Collective comms API
Collective communications as in OpenFOAM code: The most important API calls to do group-wide comms.
On this page
Lecture video
Module transcript
Now that we introduced collective communication, we’ll want to learn how to use them when needed, so in this module, we will take a look at the code interface to these methods.
I want to mention that I will try and follow OpenFOAM’s terminology when naming things, which is a little different than MPI wording, so if you’re familiar with how things are called in MPI context, it might seem a bit strange at first.
The first one is the gather operation, which is more like an MPI reduce. As you can see, on the first line of this example, each process creates a local boolean named v. Then on the second line, the master process might change the value of this variable.
If you want to check whether master or any other process has changed the value, we can let all processes call Pstream::gather with 2 arguments:
-
The first argument is the variable we want to check.
-
The second argument is an object representing the operation which needs to be applied to the gathered variable, so if we pass an object of type orOp, an or operation will be applied to the local values of v from all processes on the master processes.
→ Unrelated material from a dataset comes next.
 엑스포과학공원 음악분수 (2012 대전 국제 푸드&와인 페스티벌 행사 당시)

There is another variant for a gather operation which is more like a true MPI gather, and it operates specifically on lists.
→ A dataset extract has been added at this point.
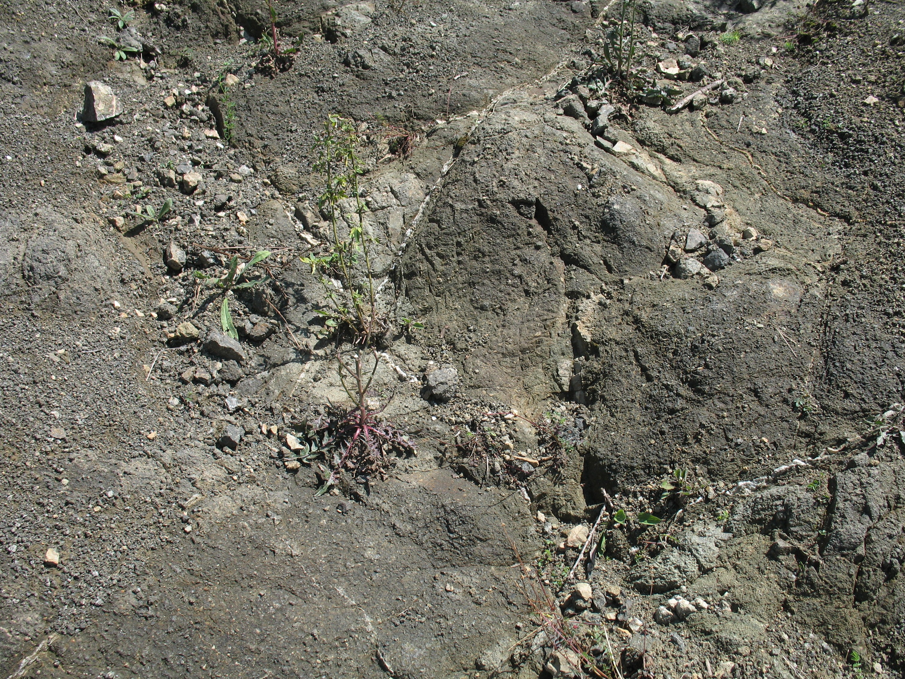 Sopečné horniny, protkané křemennými žilkami

On the first line of this snippet, we create a local list of booleans. Note that the size of the list is the same as the number or processes involved, because then on the next line, each process acts on the element of the list corresponding to its rank only.
The Pstream::gatherList call, again executed on all processes with the same symbol localLst will collect the corresponding elements from all processes and fully populate the local list of the master process.
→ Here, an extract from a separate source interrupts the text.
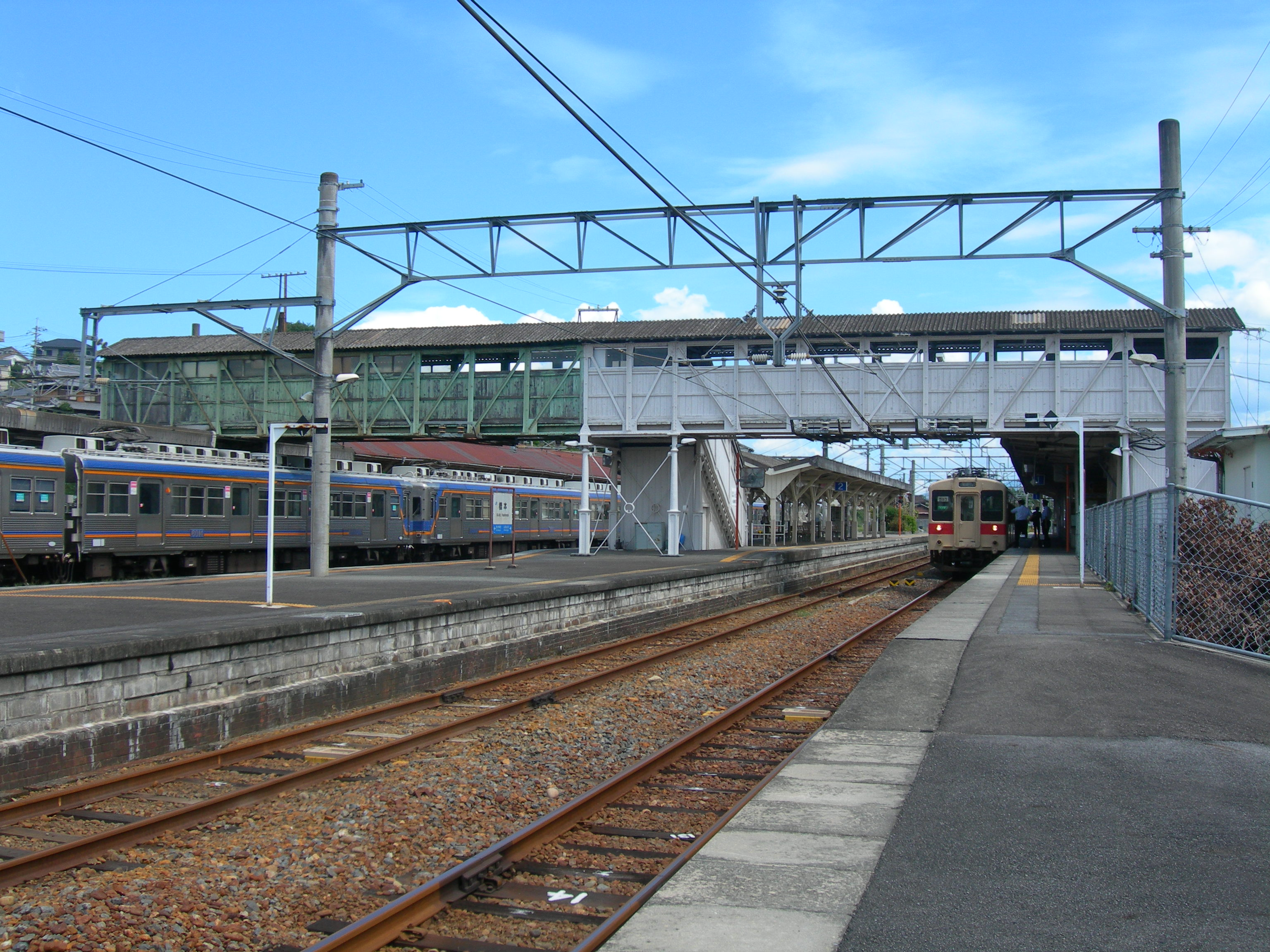 橋本駅 (和歌山県)プラットホーム

Similar to gather, there is a Pstream::scatter operation which takes a single argument and overwrites its value on all processes with the value on the master process.
This acts like a “forced push”, more like a broadcast in MPI terminology.
There is also a scatter variant which behaves more like an MPI scatter, and operates on list containers.
Pstream scatterList simply pushes elements of a list from the master process to all other processes, but it does not overwrite the local element that corresponds to the process’s rank.
You see, this is very important, because, instead of a scatterList, you can do a regular scatter if you want a forced overwrite of all list elements.
In terms of code statistics, gatherList variant seems to be used more often because working with lists while gathering is a recommended practice. But then scatter is used more often. Note that after a gatherList, both scatter and scatterList will have the same effect.
If there is a need to synchronize a variable’s value across processes, OpenFOAM provides special reduce and returnReduce functions which take two arguments: the first one is the value to be reduced, and the second is the operation to apply to this value.
The only difference is that reduce’s first argument needs to be a declared local variable; but returnReduce accepts a temporary as a first argument, for example something returned out of a function call.
In this example, if we pass a variable of type sumOp as the second argument of either functions, reduce will sum up the values collected from all processes and updates the local value on all processes with the resulting sum.
In MPI terminology, this is equivalent to Allreduce.
Going back to our formula 1 pit stop. We can consider the driver checking for the green light and the signal from their teammates to be a reduce operation.
So, what happens when the green light ceases to function or if one of the teammates responsible for takeoff signaling walks away?
Well, at least one of the parties involved will panic.
The same happens to MPI processes if one of the processes decides suddenly to not participate in the collective communication. Usually, this results in a stagnation effect, much like deadlocking.
In this code example, we write a function to refine the local mesh by splitting cells into smaller ones.
While performing this task, we want to keep checking for a global number of cells as we don’t want to exceed a specific limit.
So the trivial way to solve this is by declaring a local variable for total number of cells and reduce it with a sum operation at the end of the loop.
This lets all processes know how many cells we have in total.
The problem arises on line 10 here, what if a process returns from this function, or breaks out of the loop for whatever reason.
In that case, that specific process will not be able to execute the reduce call, and the whole communication will come to a halt.
It may seem trivial to avoid this mistake, but it’s not always this simple, you may have hundreds of nested function calls before reducing, and it can be confusing to workout if calling reduce is ensured in all cases.
Remember this example though as we will consider a more advanced version of it again in a later module.
In this module, we haven’t discussed all API methods for parallel communication, but I believe we got the most important basics down. Next step is to learn how to communicate our own data types.